The whole idea of Marabou Essentials came from Fentse’s desire to make a mark in the world through the use of her creativity. Her accessories are individual pieces celebrating art, her travels, the connection she makes with the people as well as her love for design and storytelling.
The jewellery and accessories are inspired by the African aesthetic- the prominence of daring colours, the distinctiveness of bold prints and the inventiveness of intricate patterns. The designs are influenced by clean lines, bold shapes and elegant curves with the use of mostly rope, fabric and painted wood.
After losing his mother and brother in a tragic car accident, Leeroy vowed to continue their legacy in design. Using beads as a medium, he started making portraits and now his focus is on jewellery.
His earrings are made by carefully pasting every bead individually on a wooden background using a particular type of gel, then polished for the shiny effect.
His patient character makes it look easy, but it takes serious concentration and precision to execute. His motivation is to honour and expand the potential of his mother.
Mano is the designer behind Muzeum Creations' brand, started in the 1980s and was born in South Africa to Greek parents.
In the 1950's Mano's father started the lucky packet factory in South Africa.
Parents used the lucky packet to cajole, plead and bribe children to bend to their will.
"If you are good, you will get a lucky packet" was a ubiquitous phrase in our childhoods.
The lucky packet was filled with an array of sweets and cheap plastic novelties that never seemed to stop amusing us. Mano was brought up in this desirable world. The influence of the sweets, charms and trinkets is evident in his jewellery today, each piece being a sumptuous feast of wearable art.

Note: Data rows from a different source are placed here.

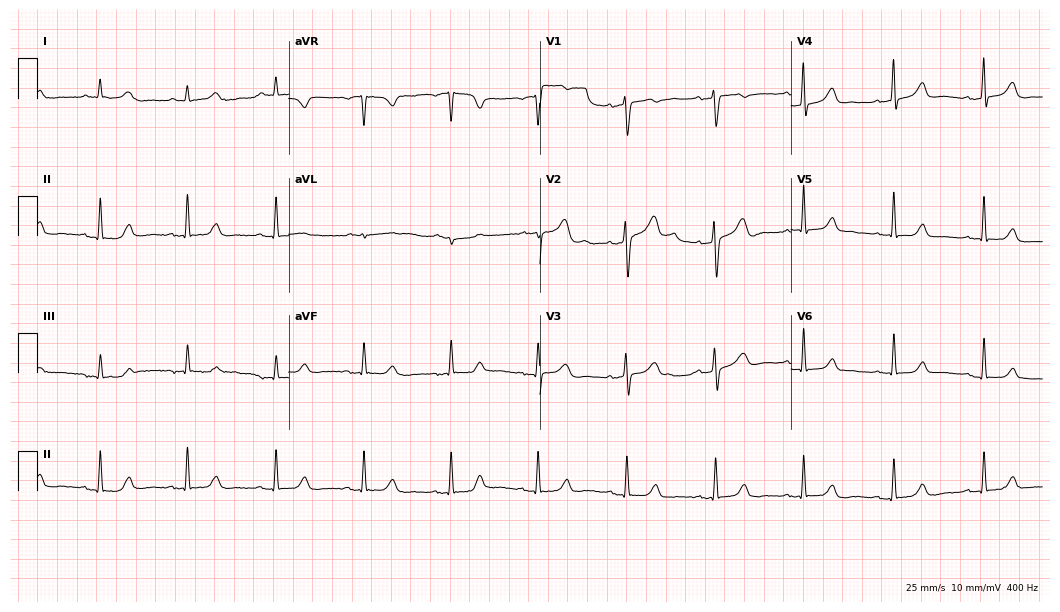
ECG — a 66-year-old female patient. Labelled as a normal ECG.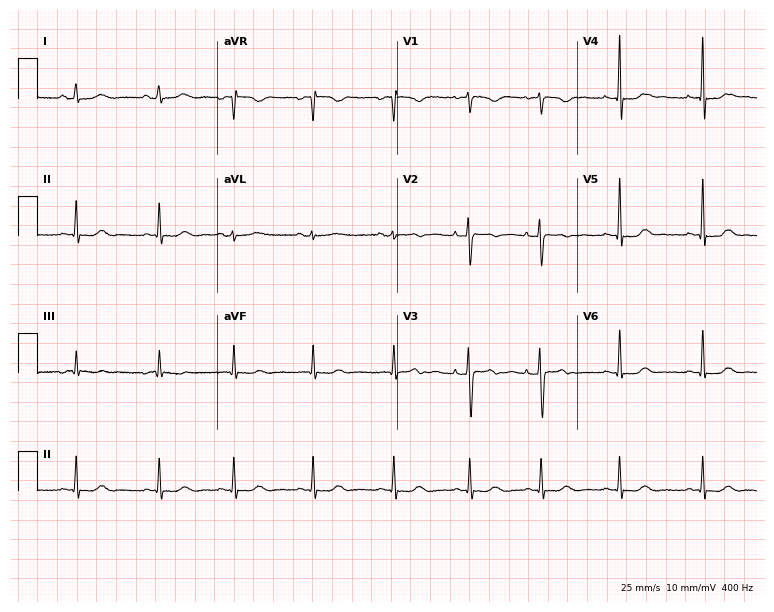
12-lead ECG from a woman, 25 years old. Recorded interpretation: within normal limits.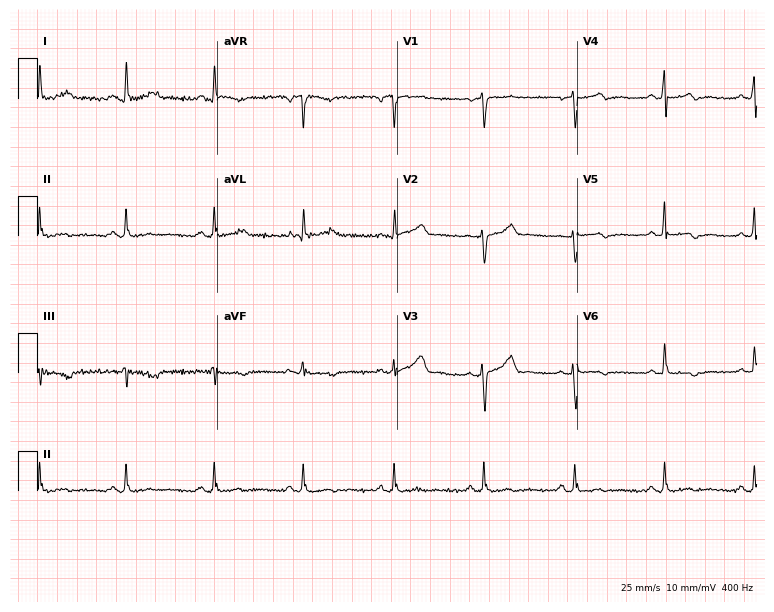
ECG (7.3-second recording at 400 Hz) — a female, 45 years old. Screened for six findings — first-degree AV block, right bundle branch block, left bundle branch block, sinus bradycardia, atrial fibrillation, sinus tachycardia — none is recorded.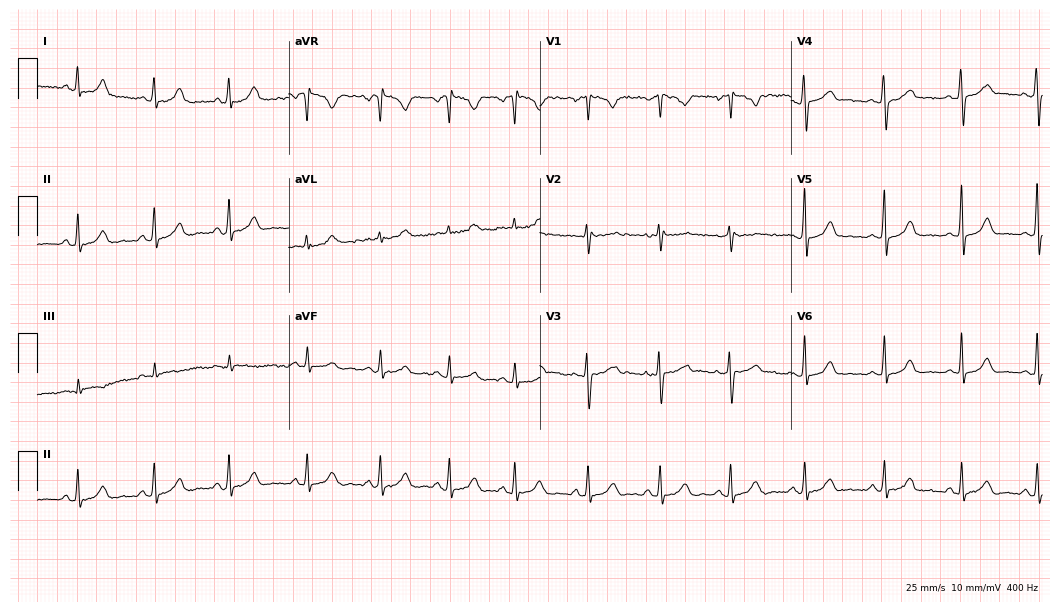
Resting 12-lead electrocardiogram. Patient: a 34-year-old female. Read as a normal ECG.

"Proud of my Art orientated and positive minded family". Nabisenke Teddy is a recycling, interactive Jewellery and installation Artist who finds Visual Art as an appropriate language to tickle the audience about prevailing issues using a variety of materials, especially both organic and inorganic to send out her message. She executes her works of art as a means to dialogue and establishes relationships between different fields of society. Keeping in mind that the executed works communicate both to her and to the public.
Nabisenke's choice of subject matter normally comes from the public's five senses (hear, smell, see, feel, taste) of human nature. This has enabled her to turn thoughts into tangible creations. "I always work quietly but my consciousness becomes the best manager".
PHATHI K. HLONGWANE
Phathi is the designer behind Inkaturah, a contemporary
African jewellery brand which creates unique pieces for the woman who loves art and wants to make a statement.
Born and raised in Zimbabwe she moved to South Africa for tertiary education when she was 18. She finished her masters in Architecture in 2012 and began designing jewellery a few years later after making a transition into the fashion industry.
Her designs have a unique aesthetic because she combined the skills she has gained in architecture with her interest in fashion and the different materials she has seen growing up. She predominantly works with wood which is combined with beads, brass, print fabric and copper. She has spent a lot of time experimenting with the way in which these can be either
layered together or manipulated to create interesting shapes and combinations. She maintains diversity in each collection by either telling a narrative through the pieces, or
exploring new materials and techniques.